The Dutch ICH Surgery Trial (NCT05460793) is a multicenter phase III, prospective, randomized, open, blinded endpoint (PROBE) clinical trial. Patients will be recruited in 11 neurosurgical centers in the Netherlands. In addition, local investigators in ~33 general hospitals without facilities for intracranial neurosurgery but with experience in clinical trials in stroke, will be part of the study group and refer patients for inclusion. The study will run for 4 years, which includes a 3-year inclusion period with a follow-up period of 12 months.
We will include 600 patients with a spontaneous, supratentorial intracerebral hemorrhage of 18 years and older with a minimal hematoma volume of 10 mL and a NIHSS of 2 or higher.
Patients with an aneurysm, arteriovenous malformation, dural arteriovenous fistula, or cerebral
venous sinus thrombosis as cause of their ICH will be excluded based on the admission CT
angiography. Patients with a known tumor or cavernoma will also be excluded.
For the DIST-INFLAME substudy, we will include 200 patients; 100 randomized to intervention and 100 randomized to standard medical management.
Minimally invasive endoscopy-guided surgery within 8 hours of symptom onset, in addition to standard medical management. The investigational product is: a device for minimally invasive, endoscopy-guided hematoma removal. Currently, the second generation Penumbra device, the Artemis system, is available and CE approved. When other devices will become available, they may be used when they are CE approved and deemed admissible by the steering committee.
The primary outcome parameter will be the modified Rankin scale (mRS) score at 180 days. This categorical scale measures functional outcome with scores ranging from 0 (no symptoms) to 6 (death). The treatment effect will be estimated with ordinal logistic regression analysis as common odds ratio, adjusted for prespecified prognostic factors. The adjusted common odds ratio will measure the likelihood that minimally invasive endoscopy-guided surgery will lead to lower mRS scores as compared to standard medical management alone.
Secondary outcomes will include: the score on the mRS at 90 and 365 days; favorable outcome (defined as a mRS 0-2 and 0-3) and all other possible dichotomizations of the mRS at 90, 180 and 365 days; NIHSS at day 6 (±1 day); death, Barthel Index, EuroQol-5D-5L, SS-QOL, iMCQ, iPCQ and iVICQ at 90, 180 and 365 days.
Safety outcomes will be death within 24 hours, at 7 and at 30 days and procedure-related complications within 7 days.
Technical effectiveness outcomes will be percentage volume reduction based on the baseline CT and CT at 24 hours (± 6 hours), percentage of participants with clot volume reduction ≥70%, and ≥80%, and with remaining clot volume ≤10mL, and ≤15mL, and conversion to craniotomy.

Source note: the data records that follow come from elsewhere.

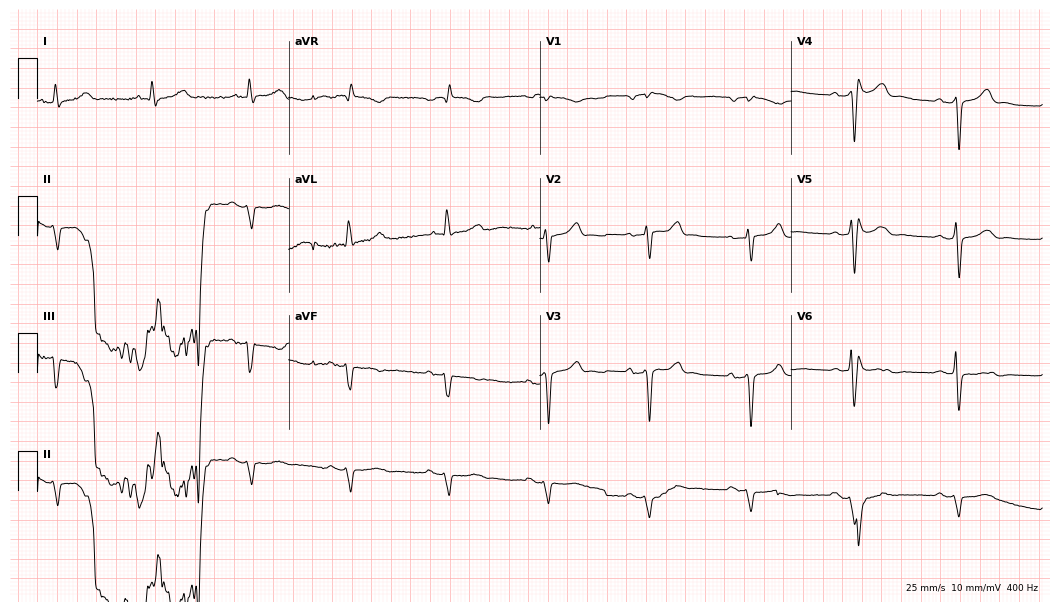
Electrocardiogram, an 82-year-old male patient. Of the six screened findings (first-degree AV block, right bundle branch block (RBBB), left bundle branch block (LBBB), sinus bradycardia, atrial fibrillation (AF), sinus tachycardia), none is recorded. Findings outside these six are not listed.
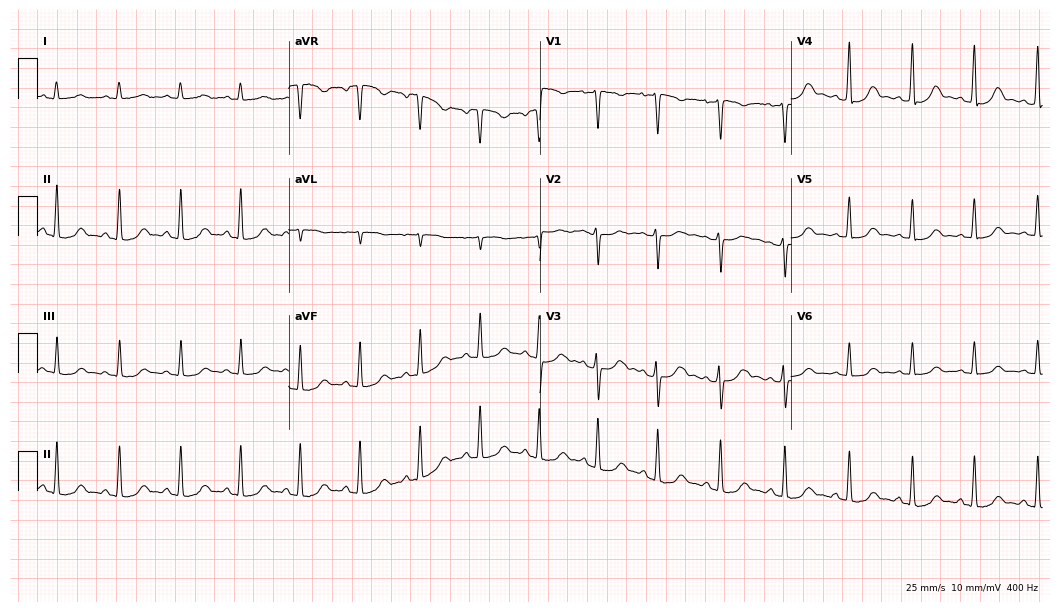
12-lead ECG from a female, 30 years old. Labelled as a normal ECG.
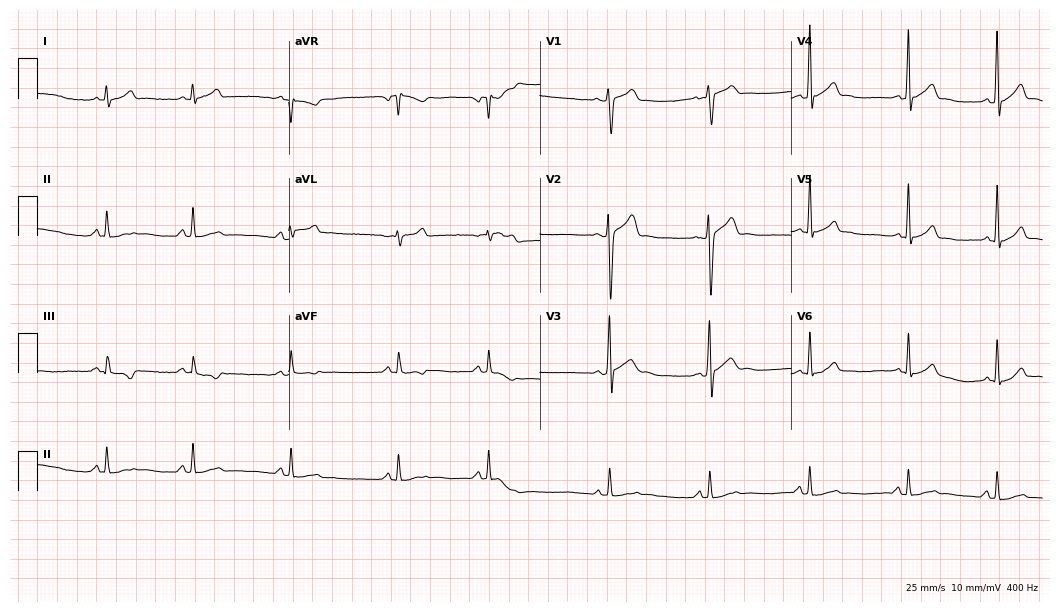
12-lead ECG from a male, 21 years old. Screened for six findings — first-degree AV block, right bundle branch block, left bundle branch block, sinus bradycardia, atrial fibrillation, sinus tachycardia — none is recorded. Findings outside these six are not listed.
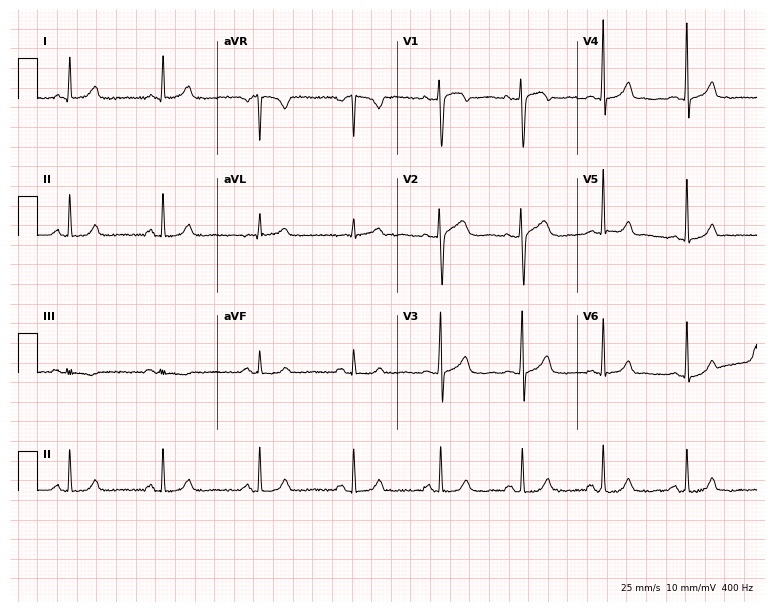
Standard 12-lead ECG recorded from a woman, 52 years old (7.3-second recording at 400 Hz). None of these six findings is recorded: first-degree AV block, right bundle branch block, left bundle branch block, sinus bradycardia, atrial fibrillation, sinus tachycardia.
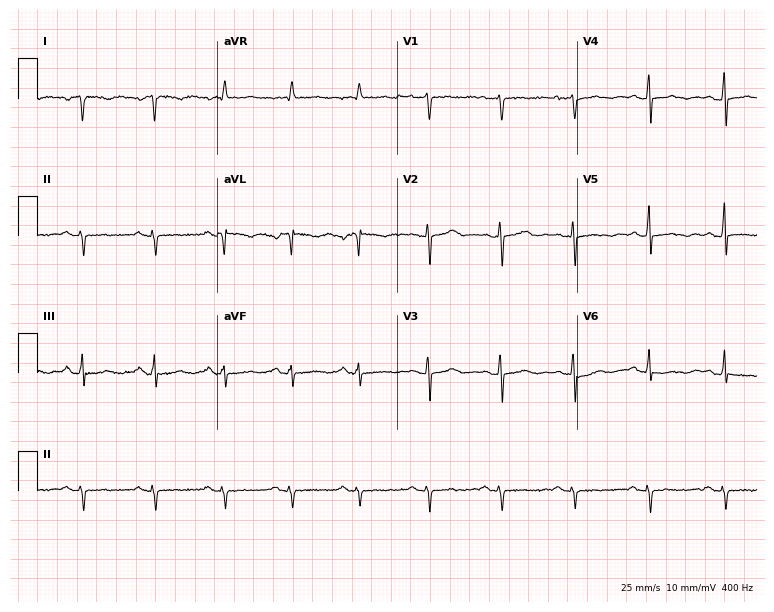
12-lead ECG from a 63-year-old woman. No first-degree AV block, right bundle branch block (RBBB), left bundle branch block (LBBB), sinus bradycardia, atrial fibrillation (AF) or sinus tachycardia recorded for this tracing. Findings outside these six are not listed.
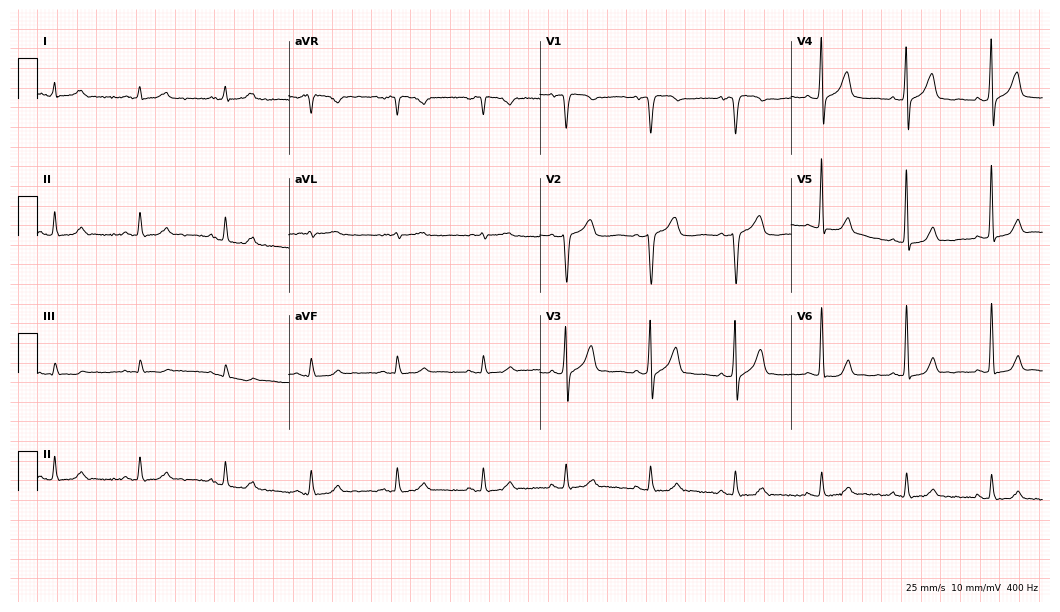
ECG — a female, 81 years old. Labelled as a normal ECG.
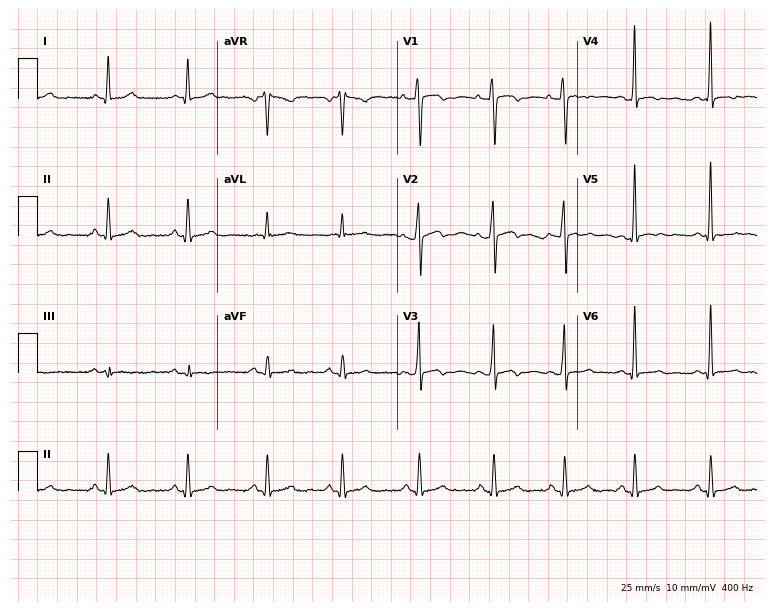
Electrocardiogram, a male, 49 years old. Overall reading on record: normal ECG.
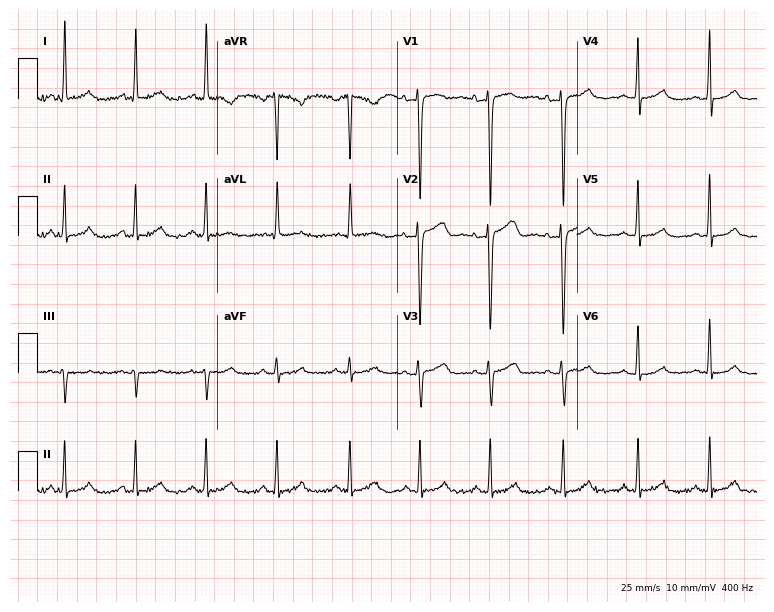
ECG (7.3-second recording at 400 Hz) — a 43-year-old female patient. Labelled as a normal ECG.
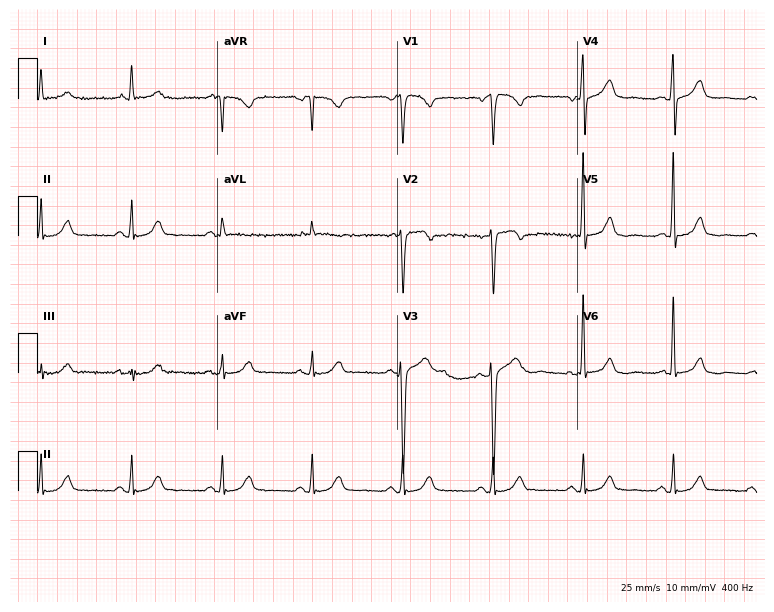
Standard 12-lead ECG recorded from a male, 53 years old (7.3-second recording at 400 Hz). Read as a normal ECG.
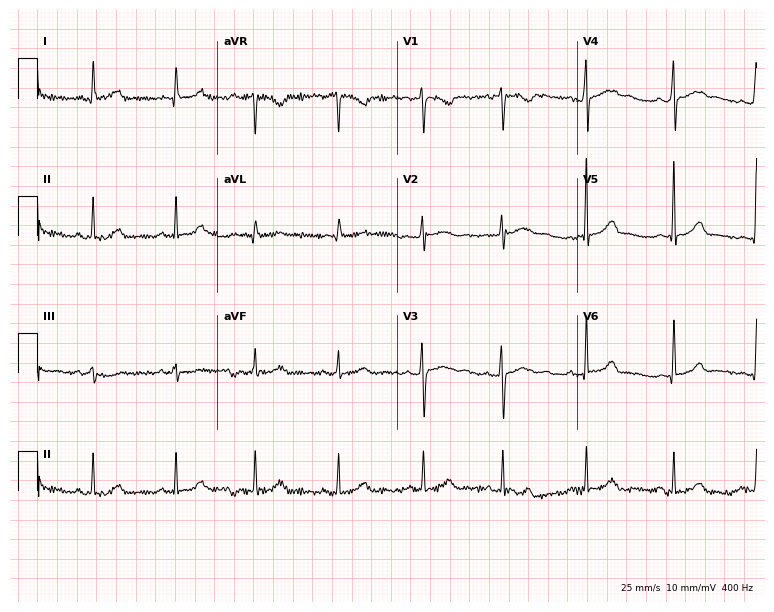
ECG (7.3-second recording at 400 Hz) — a female, 25 years old. Screened for six findings — first-degree AV block, right bundle branch block, left bundle branch block, sinus bradycardia, atrial fibrillation, sinus tachycardia — none is recorded.
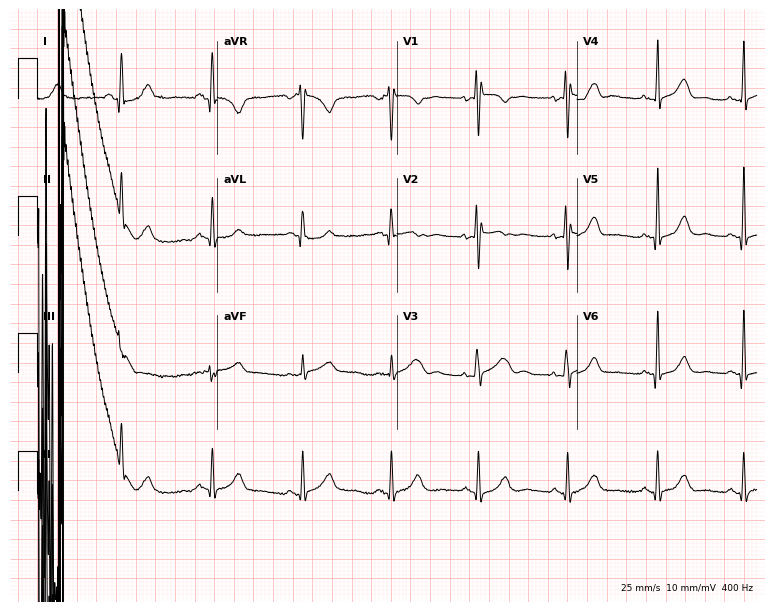
Standard 12-lead ECG recorded from a female, 56 years old. Read as a normal ECG.
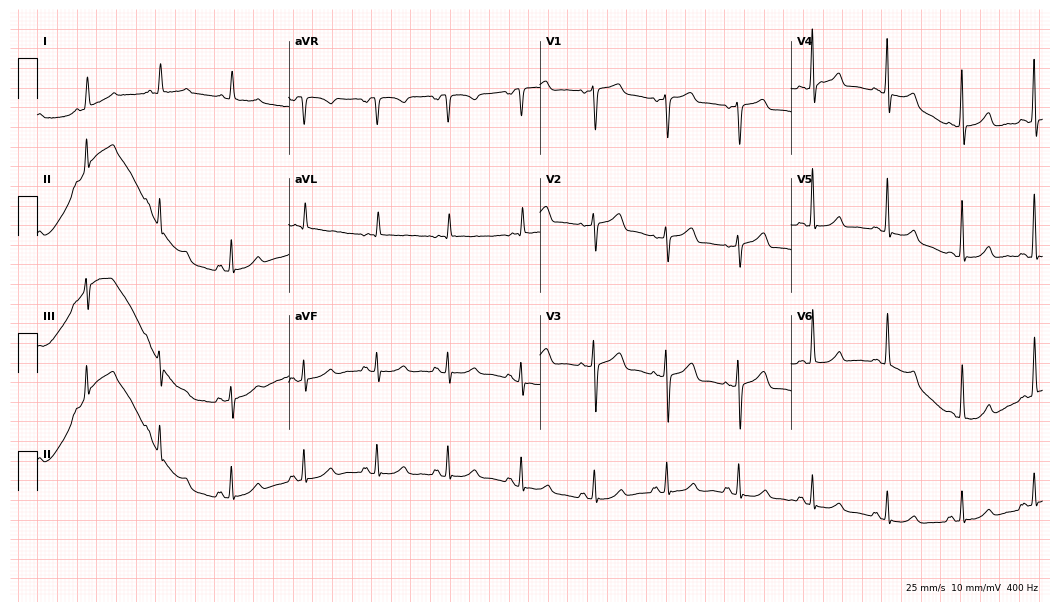
ECG (10.2-second recording at 400 Hz) — a 60-year-old female patient. Screened for six findings — first-degree AV block, right bundle branch block, left bundle branch block, sinus bradycardia, atrial fibrillation, sinus tachycardia — none is recorded.
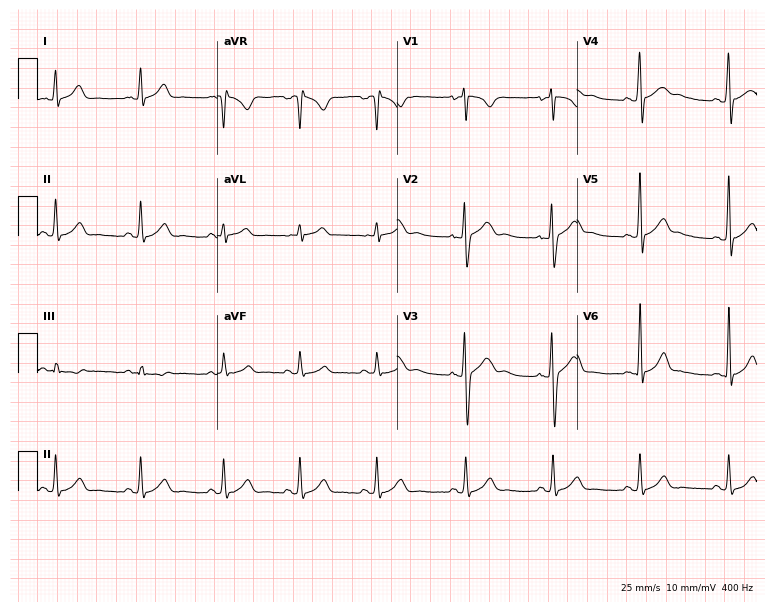
Resting 12-lead electrocardiogram (7.3-second recording at 400 Hz). Patient: a 21-year-old man. None of these six findings is recorded: first-degree AV block, right bundle branch block, left bundle branch block, sinus bradycardia, atrial fibrillation, sinus tachycardia. Findings outside these six are not listed.
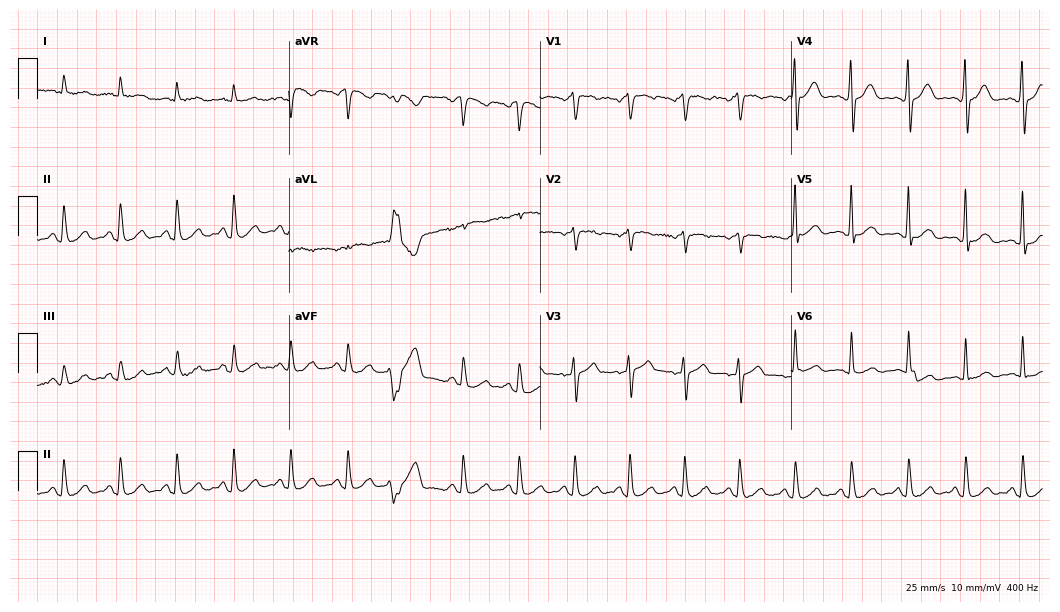
12-lead ECG from a 65-year-old man. Shows sinus tachycardia (a sinus rate of 100 beats per minute or more).
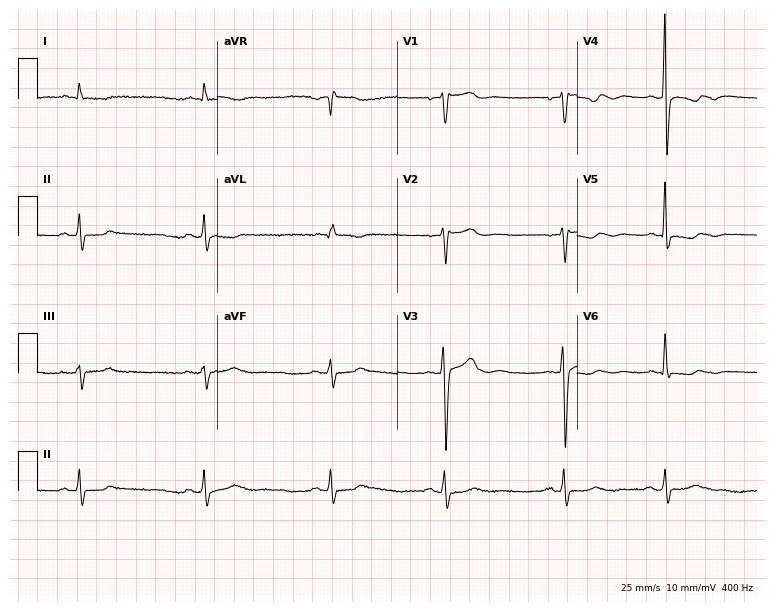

In DIST-INFLAME, outcomes will include perihematomal edema at 6 days (±1 day), functional outcome at 180 days and immune and metabolomic profiles at 3 (± 12 hours) and 6 days (±1 day).
This trial will include patients using a deferred written informed consent procedure. This means that, after the treatment, written informed consent is obtained by asking the patient, or a legal representative of the patient.
The justification for the deferred consent is as follows.
Firstly, during acute ischemic stroke, the adagium “time is brain” holds. Reperfusion therapy should be initiated as soon as possible. For every hour delay, the chance of recovery to activities of daily living (ADL) independency decreases with 6%. Secondly, during the acute phase of acute ischemic stroke a patient is often unable to make a well thought out decision on whether to participate in a study, due to neurological deficits like language disturbances, unable to communicate or anosognosia (unaware of his or her medical condition). Obtaining consent from the patient’s proxy will also unacceptably delay the EVT itself.
After treatment, informed consent will be obtained by asking the patient or a legal representative of the patient, preferably within 24 hours after EVT. The patient and/or representative will be provided with a verbal and written explanation of the study by the local investigator. They will be asked for consent to use their data, biomaterials for the purpose of the study and to perform follow up investigations. Participation in the study is voluntary and at any given time, informed consent can be withdrawn.
CTA: Computed tomography angiogram; CTP: CT Perfusion; ICH: intracerebral hemorrhage; NCCT: Non-contrast computed tomography; NIHSS: National Institutes of Health Stroke Scale; (S)AEs: (Serious) Adverse Events.